Stored dataset items
+--

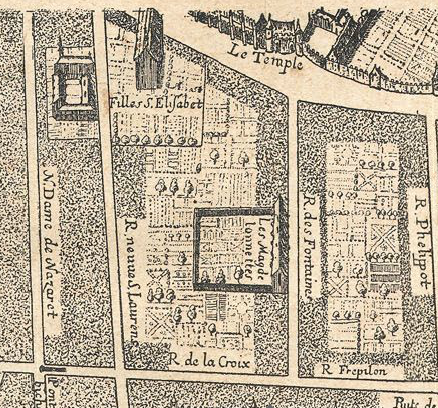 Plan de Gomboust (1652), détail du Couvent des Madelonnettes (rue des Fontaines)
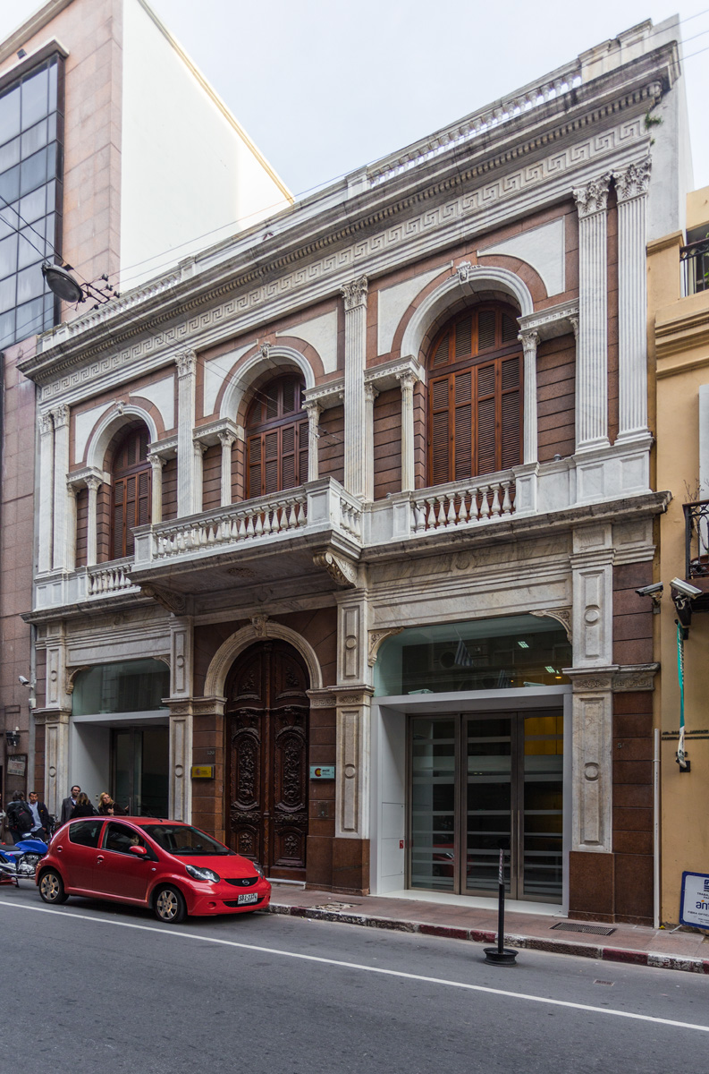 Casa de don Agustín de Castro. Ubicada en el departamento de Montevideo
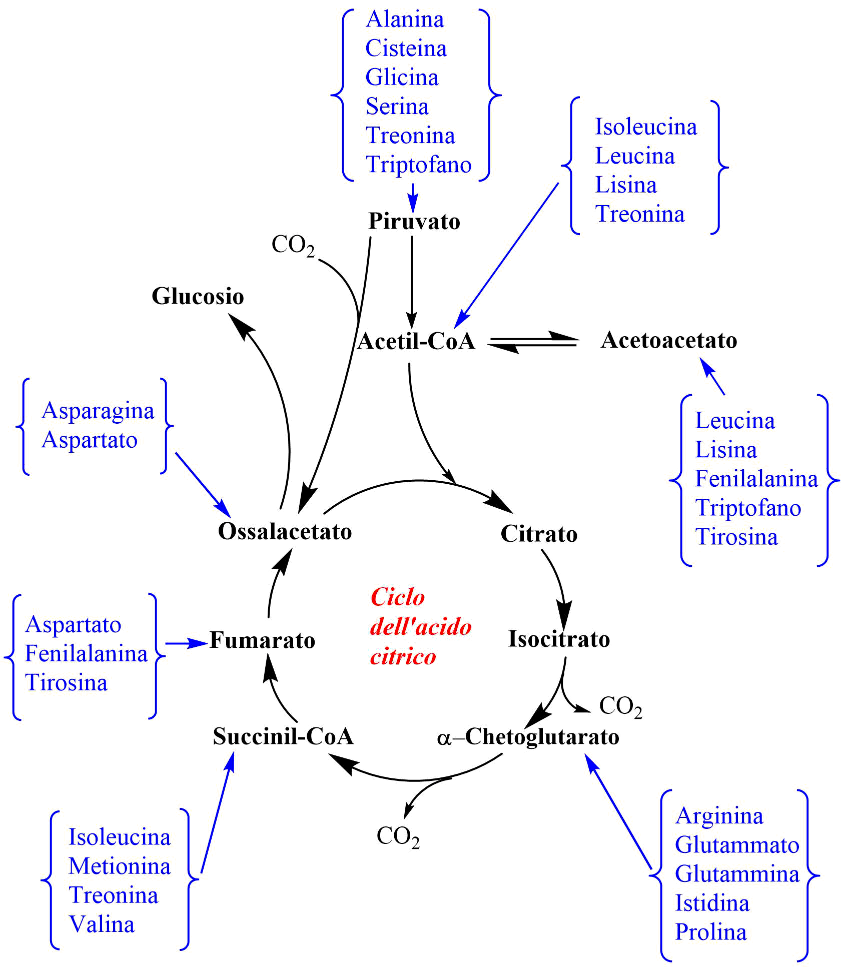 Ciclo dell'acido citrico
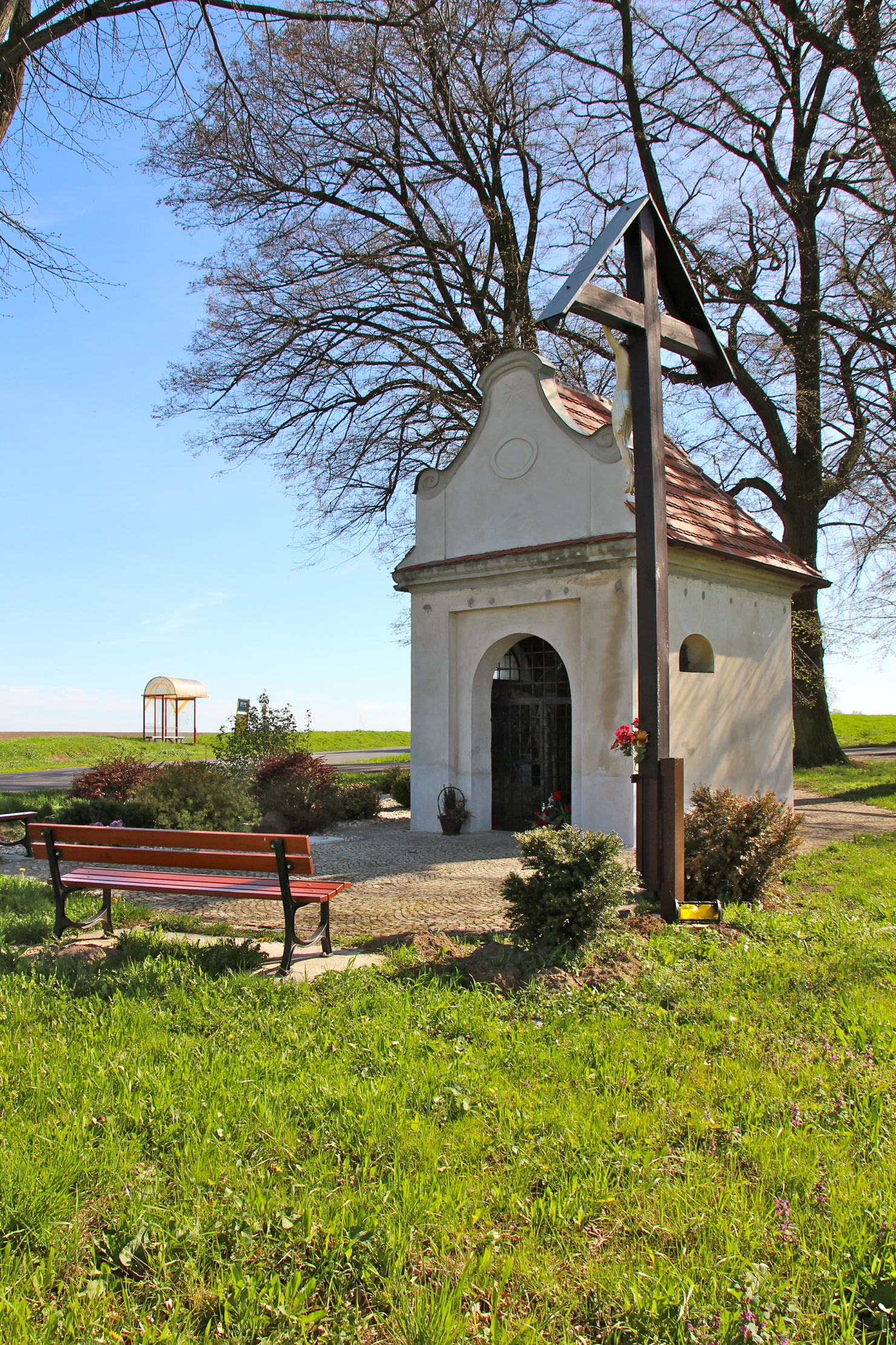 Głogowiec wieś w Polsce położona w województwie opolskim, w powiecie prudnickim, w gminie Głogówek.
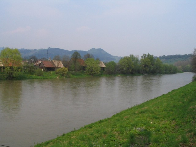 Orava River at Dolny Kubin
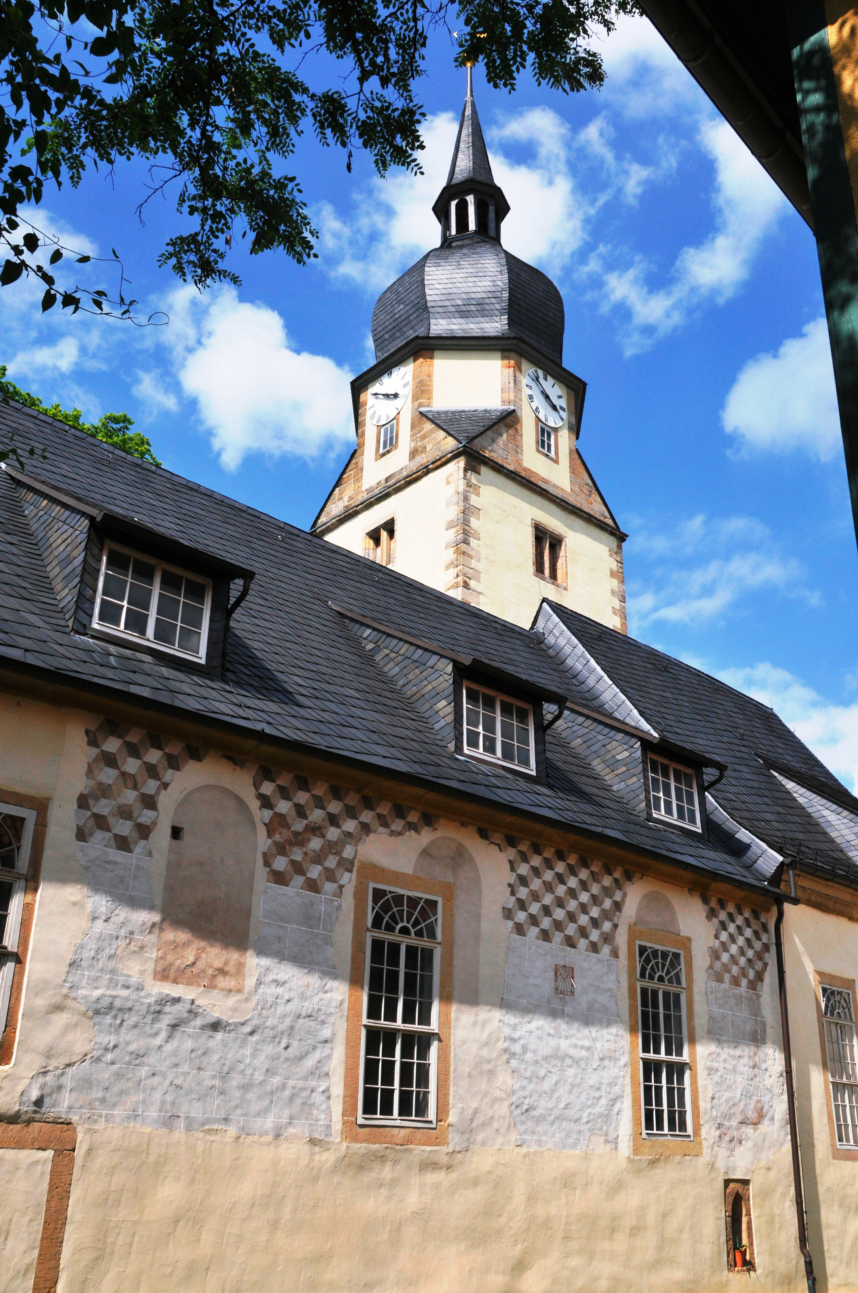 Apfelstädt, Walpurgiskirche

+--

**Exercise requirements**
Without the pictures, write out every entry exactly as it appears.

**Exercise answer**
 Plan de Gomboust (1652), détail du Couvent des Madelonnettes (rue des Fontaines)
 Casa de don Agustín de Castro. Ubicada en el departamento de Montevideo
 Ciclo dell'acido citrico
 Głogowiec wieś w Polsce położona w województwie opolskim, w powiecie prudnickim, w gminie Głogówek.
 Orava River at Dolny Kubin
 Apfelstädt, Walpurgiskirche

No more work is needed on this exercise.